Riding popularity grows for badlands above Gunnison Gorge

GRETEL DAUGHERTY/The Daily Sentinel—Chad Kraig, of Grand Junction, pours gasoline in the tank of his Suzuki RMZ 450 as he prepares for his motorcycle ride across the desert north of the city. Another favorite area for riders is southeast of Grand Junction in the Gunnison Gorge National Conservation Area, which is east of U.S. Highway 50 southeast of Delta.

The sons — and grandsons — of men who spent their formative years in the badlands overlooking the Gunnison Gorge today spend their free time on the same lands, now called the Flat Top-Peach Valley OHV Area.

“Originally it was more of a local spot,” which might have been as much home to woodsies — parties in the desert with alcohol and minors — as to off-road riding, said Karen Tucker, manager of the Gunnison Gorge National Conservation Area.

Now the area is becoming well-known among off-road users of all stripes, much as it has been known to residents for years.

It’s no longer a hidden gem with no appurtenances, though.

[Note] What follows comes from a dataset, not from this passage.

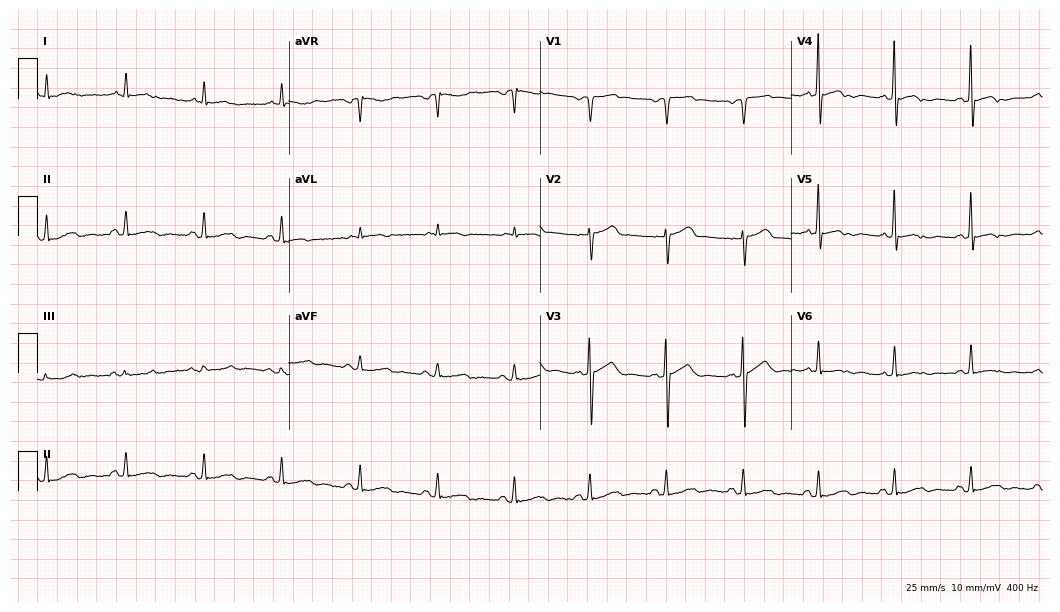
ECG (10.2-second recording at 400 Hz) — a man, 68 years old. Screened for six findings — first-degree AV block, right bundle branch block, left bundle branch block, sinus bradycardia, atrial fibrillation, sinus tachycardia — none is recorded.

Flat Top-Peach Valley — Flat Top is outside the conservation area and Peach Valley in it — has restrooms, picnic area, cabanas and other conveniences.

The 9,700 acres in both areas include 900 acres open for cross-country travel in Peach Valley, 2,000 acres in Flat Top.

Vehicles sporting license plates from Indiana, Kansas, Nebraska and Texas are common sights in the parking lots, Tucker said. People from nearby also frequent the area, she said.

“They’re amazed that a place like this exists,” Tucker said. “We see people come from Denver and Moab (Utah). They come over to ride in our area for a change of scenery. And definitely people from Grand Junction.”

Hard figures are difficult to come by, but Tucker estimated that annual use of the areas ran about 4,000 a year more than a decade ago.

Now the estimates are that about 30,000 people a year use both locations and those estimates probably are on the low side, Tucker said.

Women are using the area more and more, possibly because of the training offered at the sites and the availability of training runs, Tucker said.

Trails at Flat Top-Peach Valley are monitored and members of the crews that work there wear helmet cameras, Tucker said.

State programs, combined with federal money, make it possible to maintain the trail at Flat Top-Peach Valley and the crews they fund are indispensable, Tucker said.

“You’ve got to have somebody out there,” she said.